The capital market divisions at Canada’s big banks are expected to be in the spotlight this week as the banks begin reporting their year-end financial results.

The banks are generally expected to report increased earnings for the fiscal fourth quarter ended Oct. 31, compared with a year ago.

But the turmoil on the markets will pull the banks down from the third quarter ended in July — before the stock s turmoil caused by the European debt crisis.

“The fourth quarter is expected to be another very difficult quarter for wholesale banking earnings,” Scotia Capital analyst Kevin Choquette wrote in a report to clients.

Shares in Canadian financial stocks have been under pressure in recent months after recovering strongly from the recession in 2008 and 2009.

Earnings estimates for the big Canadian banks have tumbled amid worries the problems with European government debt could spread and the sluggish economic recovery in the United States.

“The escalation of the sovereign debt crisis in Europe continues to heighten systemic risk, strain capital markets and negatively impact economic growth globally, with Canada not immune, resulting in the softening outlook,”said Choquette, who noted the results for the Canadian banks will be very much dependent on their retail banking results.

Canadian Banks begin reporting their fourth-quarter earnings with CIBC (TSX:CM) and Toronto-Dominion (TSX:TD) on Thursday, followed by Scotiabank (TSX:BNS) and Royal Bank (TSX:RY) on Friday. Bank of Montreal (TSX:BMO) is expected on Dec. 6, while National Bank (TSX:NA) will be the last of the big banks to report on Dec. 8.

Revenue from trading stocks and bonds is expected to be lower as well as money earned from underwriting new investments and fees from advising companies on mergers and acquisitions.

The results follow similar trends at the European and U.S. investment banks which recently reported their quarterly earnings.

UBS AG announced plans earlier this month to cut some 2,000 jobs in its investment bank unit over the next several years.

In Canada, investment firm Canaccord Financial Inc. (TSX:CF) and broker and investment dealer GMP Capital Inc. both recently reported quarterly losses. They also saw revenues fall 25% and by more than half, respectively.

CIBC analyst Robert Sedran said he expects earnings on average to be down about 8.2% compared with the third quarter, but up 5.5% relative to the fourth quarter last year.

“It seems pretty clear at this stage if the banks are able to exceed estimates — especially in a quarter that is often viewed as a clean-up quarter for the sector — it will be because estimates for the quarter have been taken down too far, not because of underlying strength,” Sedran wrote.

“Our estimates have indeed come down, though whether they have come down too far or not enough remains to be seen.”

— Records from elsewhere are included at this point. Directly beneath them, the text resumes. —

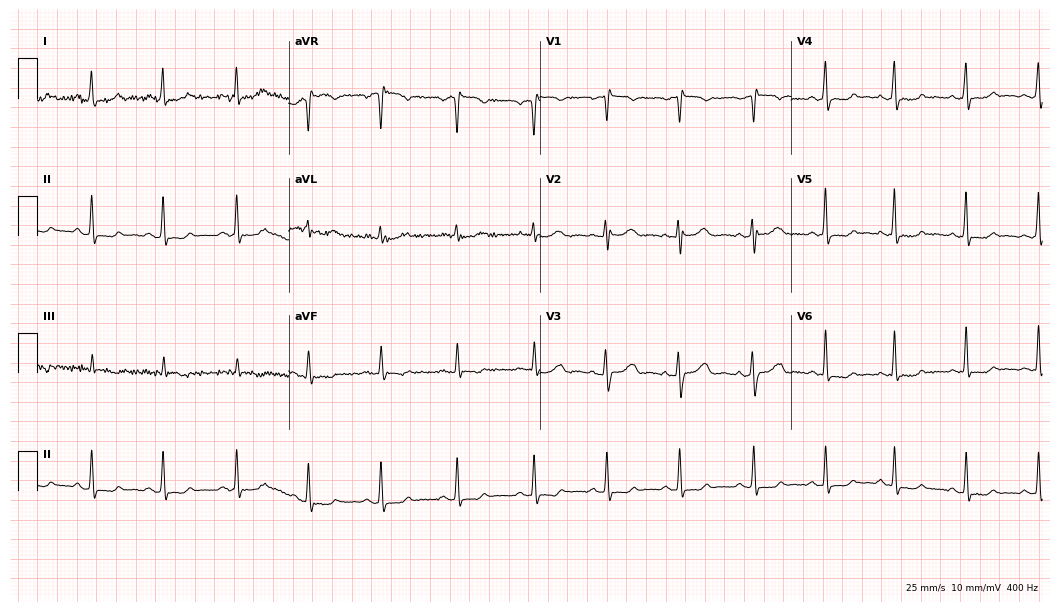
ECG (10.2-second recording at 400 Hz) — a 17-year-old female. Screened for six findings — first-degree AV block, right bundle branch block (RBBB), left bundle branch block (LBBB), sinus bradycardia, atrial fibrillation (AF), sinus tachycardia — none is recorded. Other findings, if any, are not listed.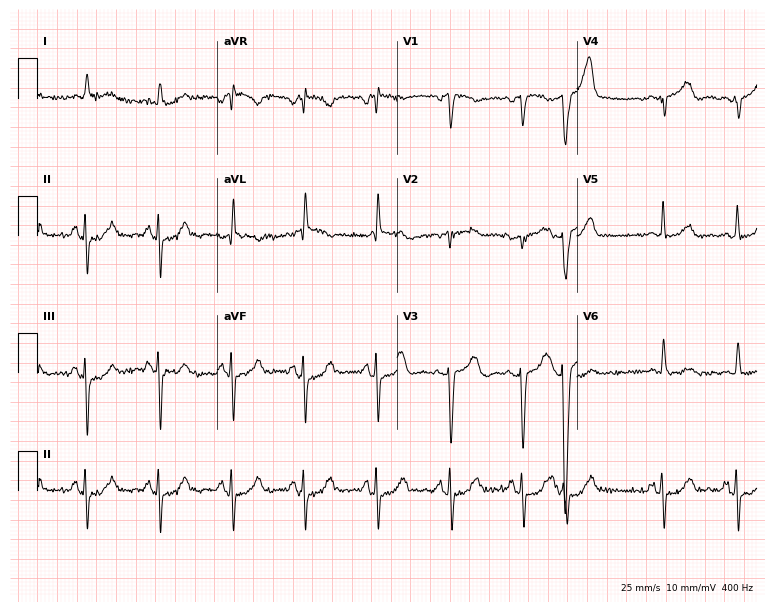
12-lead ECG (7.3-second recording at 400 Hz) from a male patient, 77 years old. Screened for six findings — first-degree AV block, right bundle branch block, left bundle branch block, sinus bradycardia, atrial fibrillation, sinus tachycardia — none is recorded. Other findings, if any, are not listed.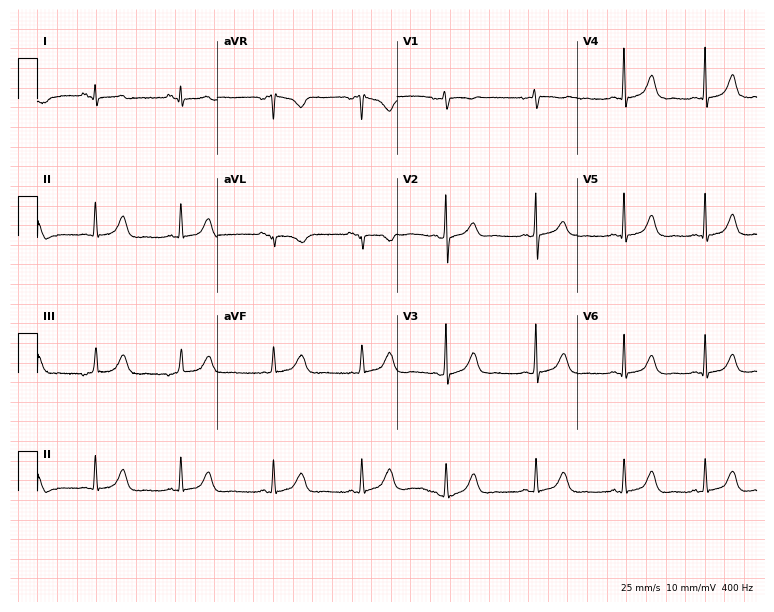
Electrocardiogram, a 17-year-old woman. Of the six screened findings (first-degree AV block, right bundle branch block (RBBB), left bundle branch block (LBBB), sinus bradycardia, atrial fibrillation (AF), sinus tachycardia), none is recorded. Other findings, if any, are not listed.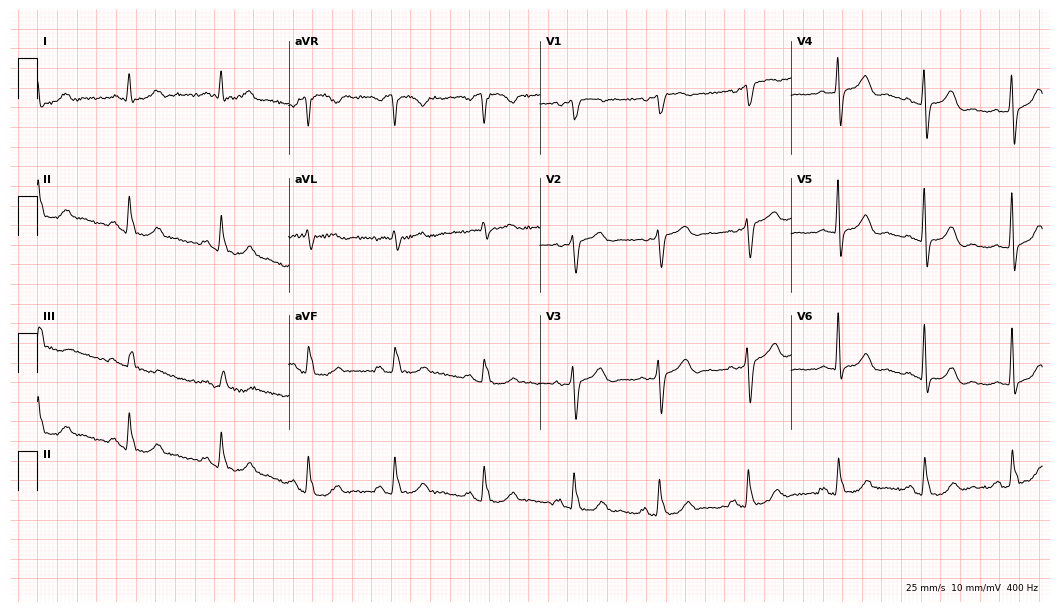
Resting 12-lead electrocardiogram (10.2-second recording at 400 Hz). Patient: a woman, 69 years old. None of these six findings is recorded: first-degree AV block, right bundle branch block, left bundle branch block, sinus bradycardia, atrial fibrillation, sinus tachycardia.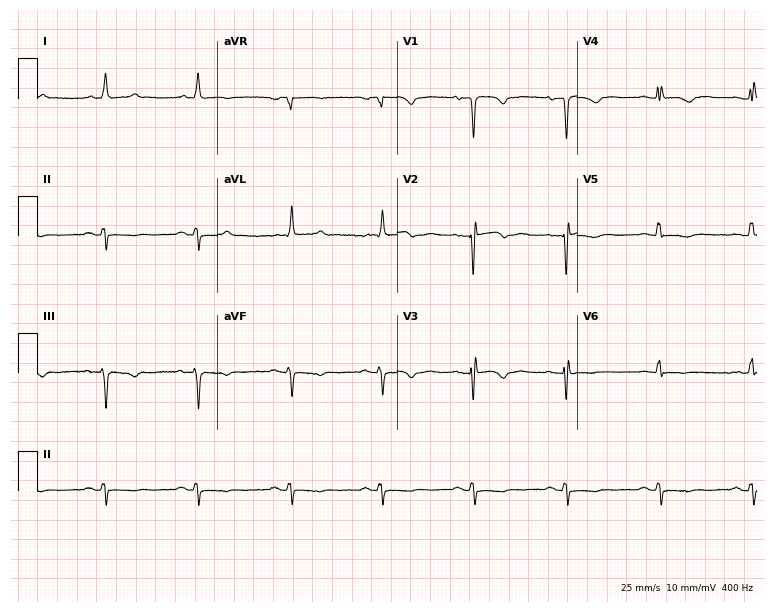
ECG — a 70-year-old male. Screened for six findings — first-degree AV block, right bundle branch block, left bundle branch block, sinus bradycardia, atrial fibrillation, sinus tachycardia — none is recorded. Findings outside these six are not listed.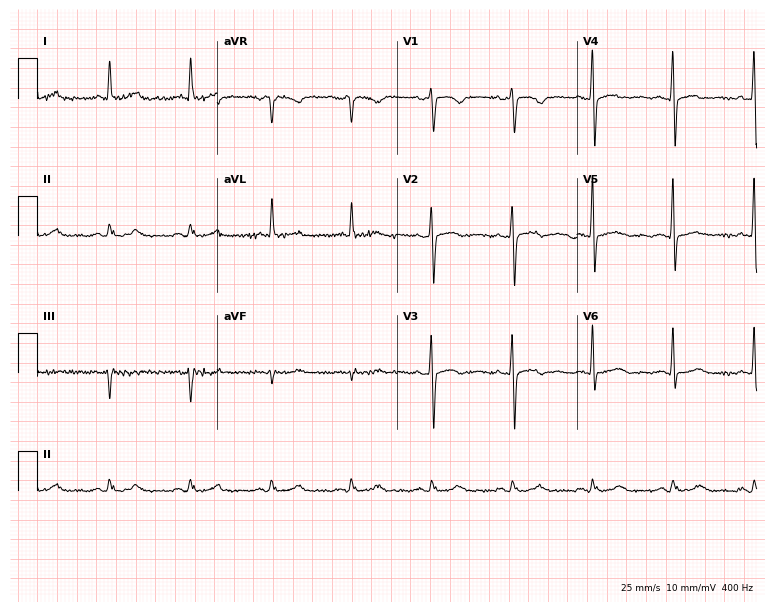
Standard 12-lead ECG recorded from a 64-year-old female (7.3-second recording at 400 Hz). Read as a normal ECG.

According to Thomson Reuters, analysts on average expect CIBC to earn $1.81 per share, while TD Bank is expected to earn $1.53 per share.

Scotiabank is forecast to earn $1.08 per share, while Royal Bank is expected to earn 98 cents per share. Bank of Montreal is expected to earn $1.31 and National Bank a $1.65.

RBC Capital Markets analyst Andre-Philippe Hardy said the outlook for 2012 will be important.

“In light of the recent market volatility and slowing economic growth, we expect bank commentary on the outlook for 2012 to have a greater impact on share prices than reported earnings relative to expectations,” Hardy wrote in a note.

“Our hunch is that earnings growth targets are unlikely to be changed since most bank economists are calling for muted economic growth in 2012 — not a recession.”